By placing the sensor 70 at the end of the manifold 58 adjacent to
the outlet to guard bed 66, two functions may be accomplished by
sensor 70. First, the sensor 70 will measure the quality of the
water. Once the water quality falls below a predetermined
threshold, typically 1 to 5 microSiemens/cm, the system 12 will be
shut down to prevent contaminants from damaging the electrochemical
cells 14. Additionally, since the sensor 70 requires flowing water
for accurate measurements, if the guard bed, or any of the conduits
or valves attached thereto become plugged, the water will stop
flowing and the conductivity sensor 70 will also read an
erroneously high conductivity, which will indicate to the system 12
that there is a problem and the process should be shut down.
[0034] Once the water enters outlet 64, it moves to the guard bed
66 via conduit 72. The guard bed 66 includes a manifold 73 which
receives the water from conduit 72 and forces the water through a
screen 74 which filter any particulate matter from entering the
main body 75 of the guard bed 66. After being treated in the body
75, the water exits the guard bed 66 through the manifold 73 via a
volume restrictor 76. The restrictor 76 (commercially available
under Model 58.6271.1 manufactured by Neoperl, Inc.) limits the
amount volume that can pass through the guard bed 66 over a wide
range of pressures.
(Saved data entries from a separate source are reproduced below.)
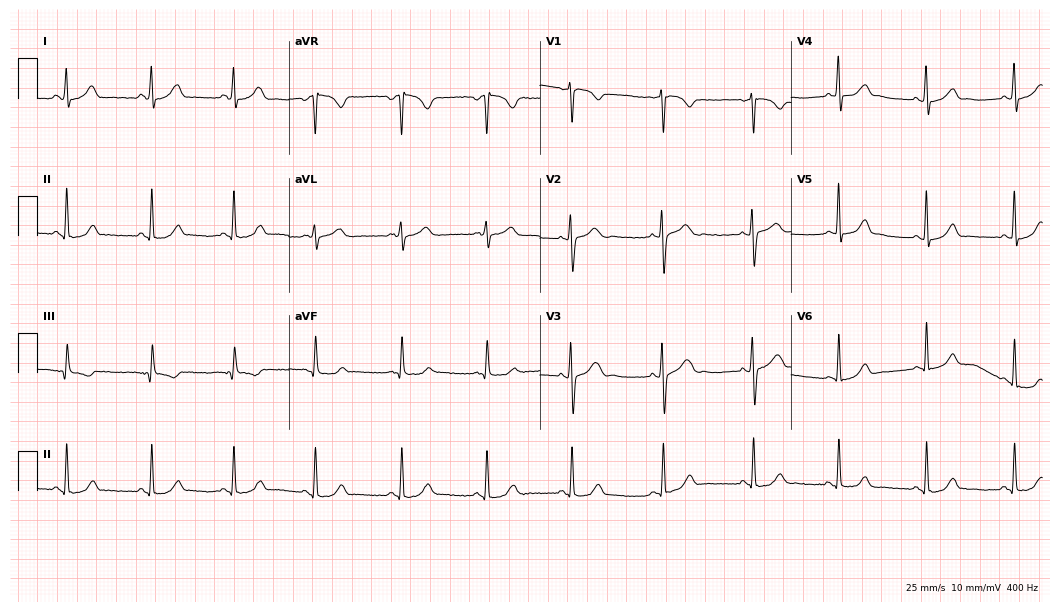
Resting 12-lead electrocardiogram (10.2-second recording at 400 Hz). Patient: a 34-year-old female. Read as a normal ECG.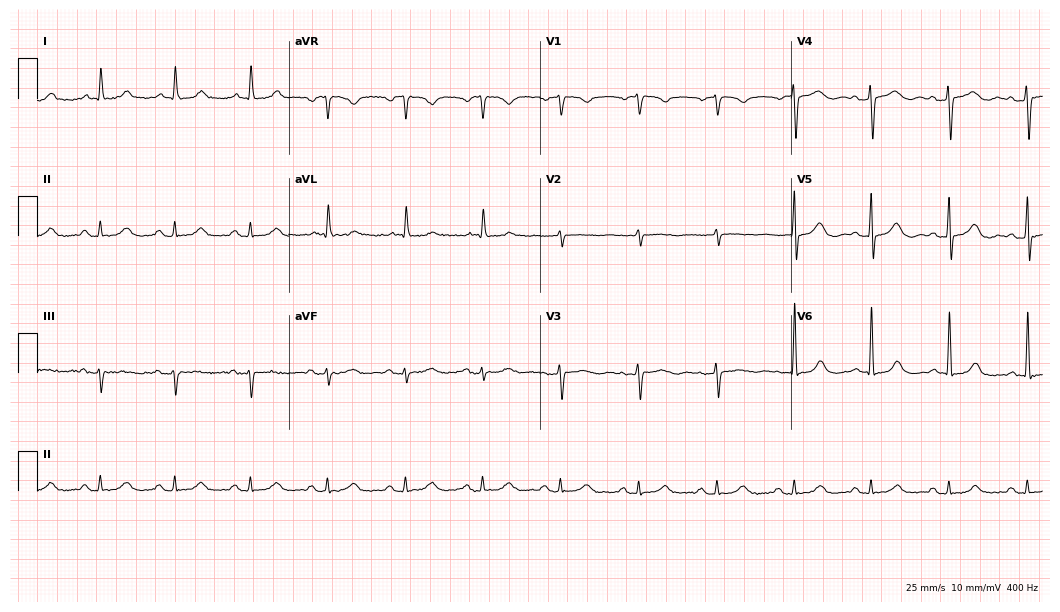
ECG — a male patient, 53 years old. Labelled as a normal ECG.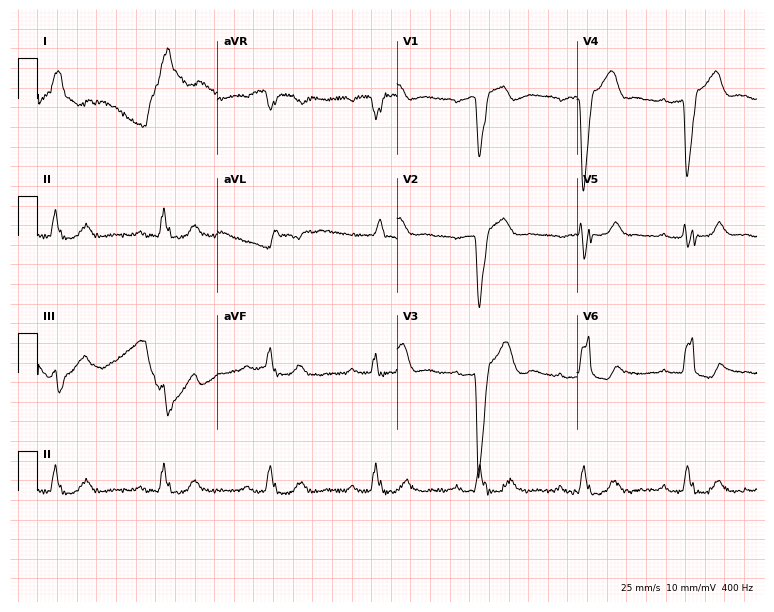
Resting 12-lead electrocardiogram (7.3-second recording at 400 Hz). Patient: a 79-year-old man. The tracing shows first-degree AV block, left bundle branch block.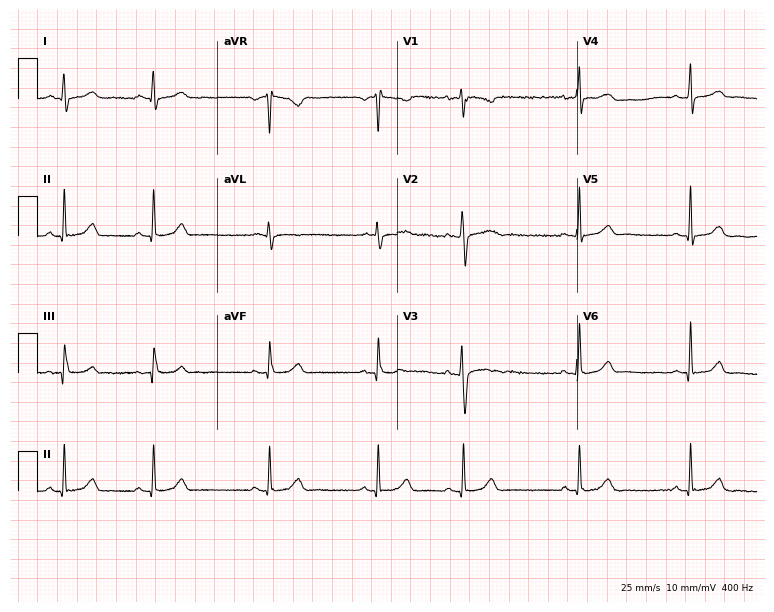
Standard 12-lead ECG recorded from a 20-year-old female patient (7.3-second recording at 400 Hz). None of these six findings is recorded: first-degree AV block, right bundle branch block (RBBB), left bundle branch block (LBBB), sinus bradycardia, atrial fibrillation (AF), sinus tachycardia.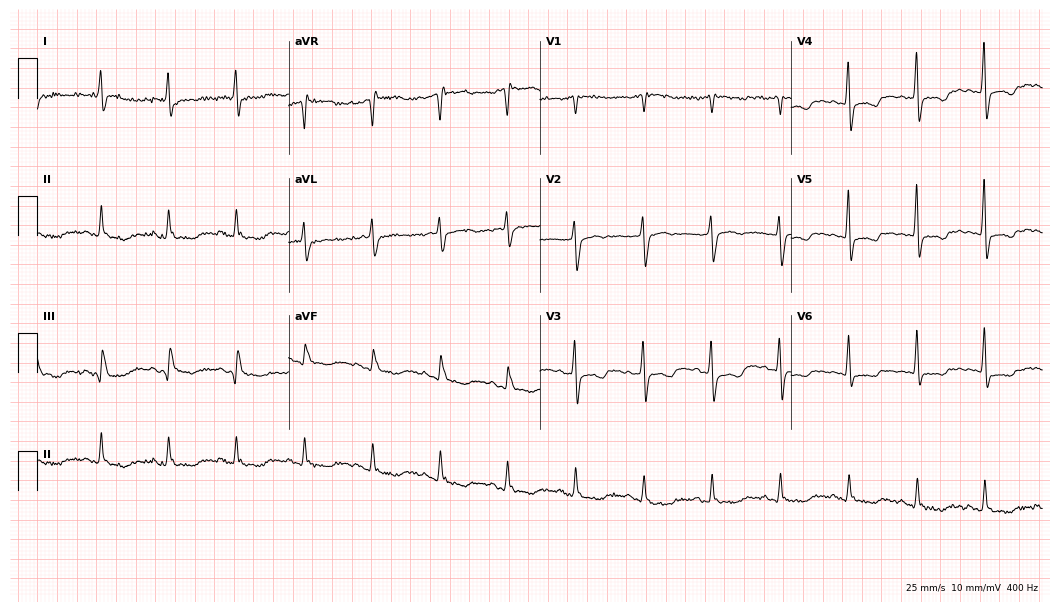
Resting 12-lead electrocardiogram. Patient: a 72-year-old woman. None of these six findings is recorded: first-degree AV block, right bundle branch block, left bundle branch block, sinus bradycardia, atrial fibrillation, sinus tachycardia.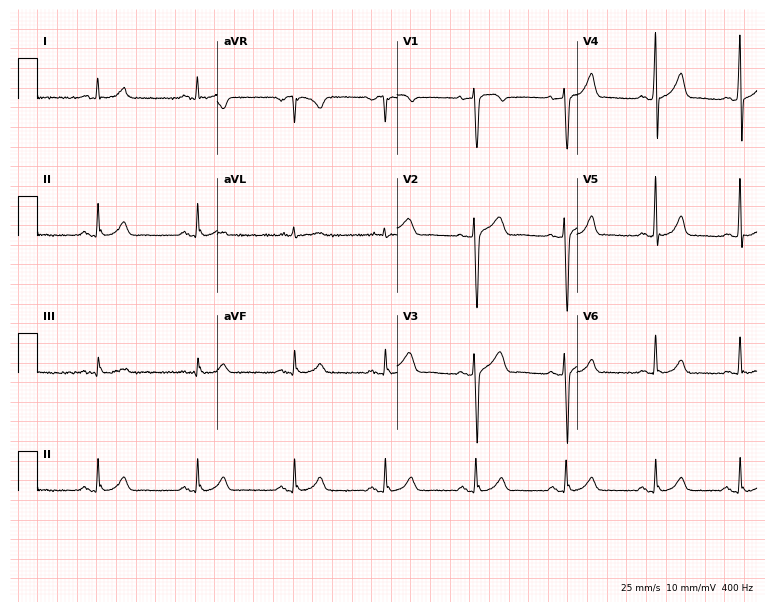
12-lead ECG from a male, 43 years old (7.3-second recording at 400 Hz). No first-degree AV block, right bundle branch block, left bundle branch block, sinus bradycardia, atrial fibrillation or sinus tachycardia recorded for this tracing. Only these six findings were labelled.

By knowing the output of pump 54 and operating
requirements of electrochemical cells 14, the restrictor 76 can be
appropriately sized to maintain a water volume flowing through the
guard bed 66 at a level that maintains adequate water flow to the
electrochemical cells 14. Water returns from the guard bed 66 to
the inlet 79 in return manifold 78 via conduit 77.
[0035] As described herein above, after the water is decomposed
into hydrogen and oxygen gas by electrochemical cells 14, the
oxygen-water mixture returns to the phase separator 40 via conduits
80. Return manifold 78 receives the conduct 80 through inlets 82.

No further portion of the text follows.